State Key Laboratory of Animal Biotech Breeding, College of Biological Sciences, China Agricultural University, Beijing, China.
National Research Facility for Phenotypic and Genotypic Analysis of Model Animals (Beijing), China Agricultural University, Beijing, China.
Genet Sel Evol. 2023 Oct 18;55(1):72. doi: 10.1186/s12711-023-00843-w.
Although the accumulation of whole-genome sequencing (WGS) data has accelerated the identification of mutations underlying complex traits, its impact on the accuracy of genomic predictions is limited. Reliable genotyping data and pre-selected beneficial loci can be used to improve prediction accuracy. Previously, we reported a low-coverage sequencing genotyping method that yielded 11.3 million highly accurate single-nucleotide polymorphisms (SNPs) in pigs. Here, we introduce a method termed selective linkage disequilibrium pruning (SLDP), which refines the set of SNPs that show a large gain during prediction of complex traits using whole-genome SNP data.
We used the SLDP method to identify and select markers among millions of SNPs based on genome-wide association study (GWAS) prior information. We evaluated the performance of SLDP with respect to three real traits and six simulated traits with varying genetic architectures using two representative models (genomic best linear unbiased prediction and BayesR) on samples from 3579 Duroc boars. SLDP was determined by testing 180 combinations of two core parameters (GWAS P-value thresholds and linkage disequilibrium r).

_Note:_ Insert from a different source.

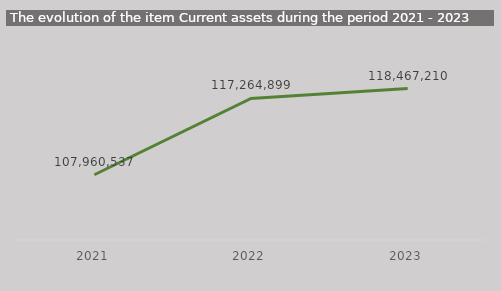
| Category | Series 0 |
|---|---|
| 2021.0 | 107960537 |
| 2022.0 | 117264899 |
| 2023.0 | 118467210 |

The parameters for each trait were optimized in the training population by five fold cross-validation and then tested in the validation population. Similar to previous GWAS prior-based methods, the performance of SLDP was mainly affected by the genetic architecture of the traits analyzed. Specifically, SLDP performed better for traits controlled by major quantitative trait loci (QTL) or a small number of quantitative trait nucleotides (QTN). Compared with two commercial SNP chips, genotyping-by-sequencing data, and an unselected whole-genome SNP panel, the SLDP strategy led to significant improvements in prediction accuracy, which ranged from 0.84 to 3.22% for real traits controlled by major or moderate QTL and from 1.23 to 11.47% for simulated traits controlled by a small number of QTN.
The SLDP marker selection method can be incorporated into mainstream prediction models to yield accuracy improvements for traits with a relatively simple genetic architecture, however, it has no significant advantage for traits not controlled by major QTL. The main factors that affect its performance are the genetic architecture of traits and the reliability of GWAS prior information. Our findings can facilitate the application of WGS-based genomic selection.
尽管全基因组测序(WGS)数据的积累加速了对复杂性状相关突变的鉴定,但它对基因组预测准确性的影响有限。可靠的基因型数据和预先选择的有益位点可用于提高预测准确性。此前,我们报道了一种低覆盖测序基因分型方法,该方法在猪中产生了 1130 万个高度准确的单核苷酸多态性(SNP)。在这里,我们引入了一种称为选择性连锁不平衡修剪(SLDP)的方法,该方法利用全基因组 SNP 数据,在预测复杂性状时,对表现出较大增益的 SNP 集进行了精细筛选。
我们使用 SLDP 方法根据全基因组关联研究(GWAS)先验信息,从数百万个 SNP 中识别和选择标记。我们使用两个代表性模型(基因组最佳线性无偏预测和 BayesR),在来自 3579 头杜洛克猪的样本中,针对三个真实性状和六个具有不同遗传结构的模拟性状,评估了 SLDP 的性能。通过测试 180 种两种核心参数(GWAS P 值阈值和连锁不平衡 r)的组合,确定了 SLDP。通过在训练群体中进行五次交叉验证来优化每个性状的参数,然后在验证群体中进行测试。与之前基于 GWAS 先验的方法类似,SLDP 的性能主要受分析性状的遗传结构的影响。具体而言,SLDP 对由主要数量性状位点(QTL)或少数数量性状核苷酸(QTN)控制的性状表现更好。与两种商业 SNP 芯片、测序基因分型数据和未选择的全基因组 SNP 面板相比,SLDP 策略显著提高了预测准确性,对于由主要或中度 QTL 控制的真实性状,预测准确性提高了 0.84%至 3.22%,对于由少数 QTN 控制的模拟性状,预测准确性提高了 1.23%至 11.47%。
SLDP 标记选择方法可被纳入主流预测模型,从而提高遗传结构相对简单的性状的准确性,但是,对于不受主要 QTL 控制的性状,它没有明显的优势。影响其性能的主要因素是性状的遗传结构和 GWAS 先验信息的可靠性。我们的研究结果可以促进基于 WGS 的基因组选择的应用。